Since ancient times, humans have gazed up at the night sky and seen much the same picture—a constant amid the turmoil down on Earth. We now know that chaos lies behind that calm persona: stars are in fact massive, hot balls of turbulent gas, continuously forging new elements through nuclear fusion. Given everything they have going on behind the scenes, have you ever wondered why they seem so… stable?
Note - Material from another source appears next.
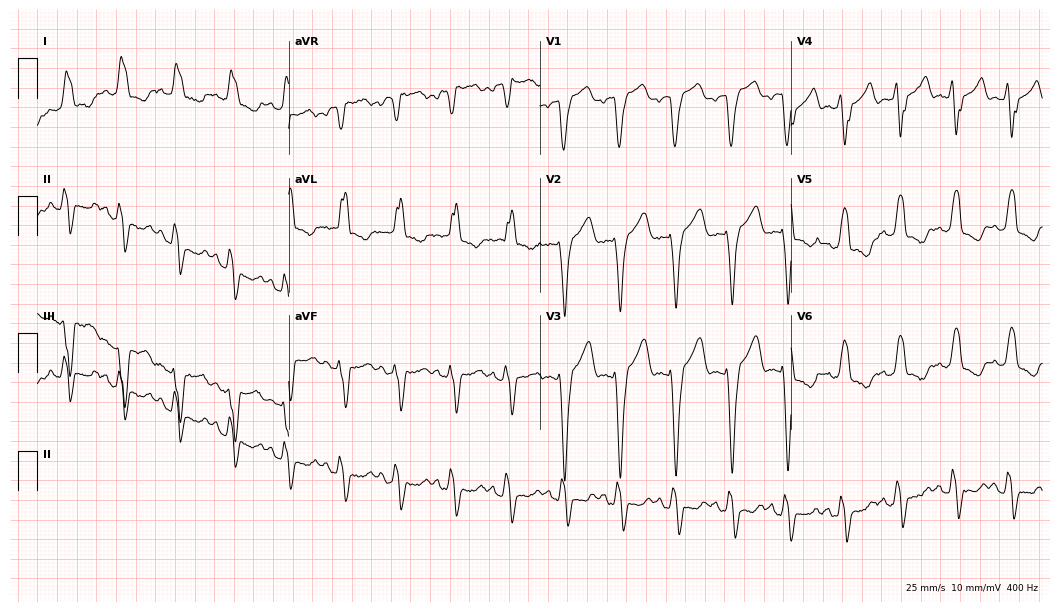
Electrocardiogram (10.2-second recording at 400 Hz), a 66-year-old female. Of the six screened findings (first-degree AV block, right bundle branch block, left bundle branch block, sinus bradycardia, atrial fibrillation, sinus tachycardia), none is recorded. Only these six findings were labelled.
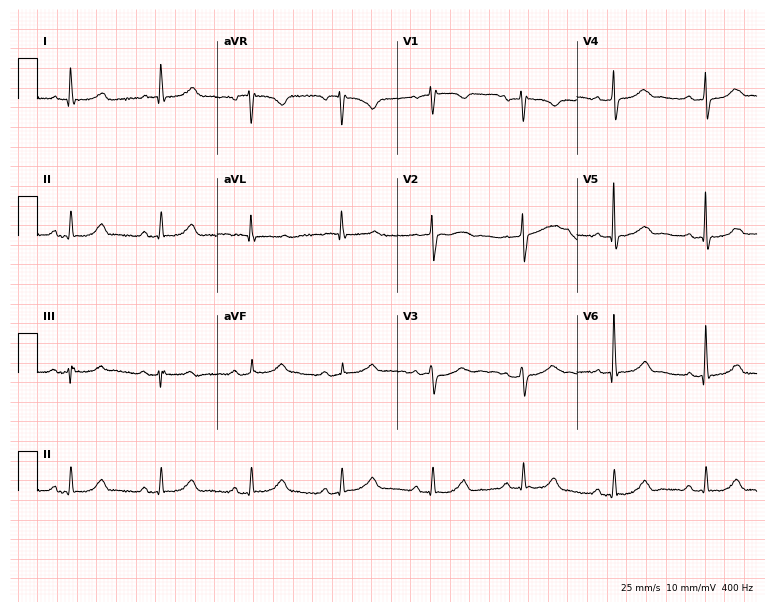
Resting 12-lead electrocardiogram. Patient: a man, 75 years old. None of these six findings is recorded: first-degree AV block, right bundle branch block (RBBB), left bundle branch block (LBBB), sinus bradycardia, atrial fibrillation (AF), sinus tachycardia.

Of course, as with all the beautiful things in the universe, we ultimately have maths to thank for this. Stars are held together by just two simple differential equations:
$\displaystyle\frac{\mathrm{d}P}{\mathrm{d}r}=-\rho\frac{GM_r}{r^2}$
and
$\displaystyle \frac{\mathrm{d}M_r}{\mathrm{d}r}=4\pi r^2\rho$,
where $r$ represents the distance of a given point to the centre of the star.
The first equation is a statement of hydrostatic equilibrium: the pressure force of the gas pushing the star apart must exactly match the gravitational forwards pulling it in on itself. $P$ is the pressure, $M_r$ is the mass of the sphere contained by the radius $r$, and $\rho$ is the (non-constant) density of the star. The left-hand side, therefore, represents pressure force, while the right-hand side is the gravitational force (familiar perhaps from Newton’s law of gravitation).
The second equation effectively just defines $M_r$ (the right-hand side is simply the surface area of a sphere, multiplied by the density).
In fact, with only two more differential equations (and an equation of state, such as the ideal gas law), we can describe a star’s full structure, including temperature and luminosity:
$\displaystyle\frac{\mathrm{d}T}{\mathrm{d}r}=-\frac3{4ac}\frac{\kappa\rho}{T^3}\frac{L_r}{4\pi r^2},$
$\displaystyle\frac{\mathrm{d}L_r}{\mathrm{d}r}=4\pi r^2\rho\varepsilon.$
These have a bit more physics involved but they express the principles of thermal equilibrium and energy equilibrium. Isn’t it amazing that we can break such a massive, complex, intimidating structure down to just a few lines with a bit of mathematical modelling?